I also found an alternative optimization function in R called optim(.). The really nice part about this function is that the Hessian matrix can be more easily computed. But, the major downside is that optim was not used by lavaan can may yield slightly different results thatn lavaan. However, I think once the lower-bounds for parameters are placed the functions yeild identical results.
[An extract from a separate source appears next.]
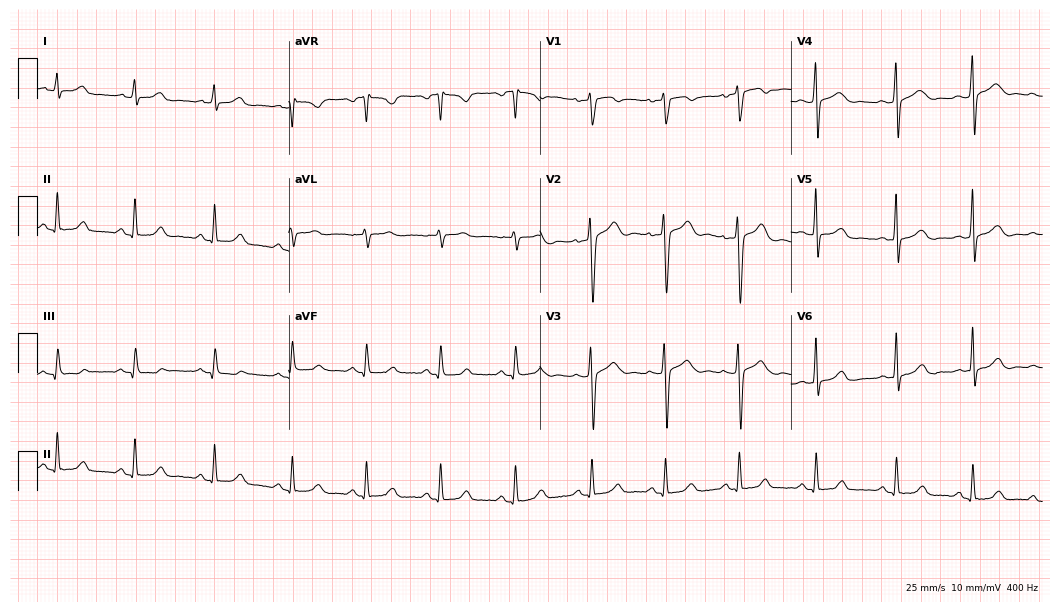
Resting 12-lead electrocardiogram (10.2-second recording at 400 Hz). Patient: a woman, 28 years old. Read as a normal ECG.

#using optim instead of nlminb
# (easier to get hessian matrix)

# BUT, I need to supply lower limits for the variance parameters
lb <- numeric(k)
lb[1:(lam.num)] <- -Inf
# phi
lb.phi<- matrix(nrow=nF,ncol=nF)
diag(lb.phi)<- 0.001
lb.phi[lower.tri(lb.phi)] <- -Inf
lb[(lam.num+1):(lam.num+phi.num)]<- c(lb.phi[lower.tri(lb.phi, diag=T)])
# phi
lb[(lam.num+phi.num+1):(lam.num+phi.num+psi.num)] <- 0.001

fit2 <- optim(sv, cfa.fit, X=X, model=cfaModel,
              method='L-BFGS-B', hessian = T, lower=lb,
              control=list(maxit=10000))

# value of the fit function
fit2$value
## [1] 0.1417035
# unpack parameter estimates
fit<-fit2
lambda <- cfaModel[[1]]
phi <- cfaModel[[2]]
psi <- cfaModel[[3]]
# number factor loadings
lam.num <- length(which(is.na(lambda)))
lambda[which(is.na(lambda))] <- fit$par[1:lam.num]
# number elements in factor (co)variance matrix
phi.num <- length(which(is.na(phi)))
if(phi.num > 0){
  phi[which(is.na(phi))] <- fit$par[(lam.num+1):(lam.num+phi.num)]
}
# number elements in error (co)variance matrix
psi.num <- length(which(is.na(psi)))
psi[which(is.na(psi))] <- fit$par[(lam.num+phi.num+1):(lam.num+phi.num+psi.num)]

print(lambda)
##            [,1]      [,2]     [,3]
##  [1,] 1.0000000 0.0000000 0.000000
##  [2,] 0.5535270 0.0000000 0.000000
##  [3,] 0.7293599 0.0000000 0.000000
##  [4,] 0.0000000 1.0000000 0.000000
##  [5,] 0.0000000 1.1130382 0.000000
##  [6,] 0.0000000 0.9261204 0.000000
##  [7,] 0.0000000 0.0000000 1.000000
##  [8,] 0.0000000 0.0000000 1.179954
##  [9,] 0.0000000 0.0000000 1.081630
print(phi)
##           [,1]      [,2]     [,3]
## [1,] 0.8120324 0.0000000 0.000000
## [2,] 0.4096243 0.9828315 0.000000
## [3,] 0.2631030 0.1740852 0.384998
print(diag(psi))
## [1] 0.5508865 1.1375943 0.8471442 0.3723983 0.4477594 0.3573981 0.8020822
## [8] 0.4893649 0.5679775

One thing that I know is lacking in this replication is the computation of the standard errors. Standard errors are a much more complicated computation. I know they are related to the 2nd derivative of the likelihood function. But I have not figured out how to set up this computation myself yet.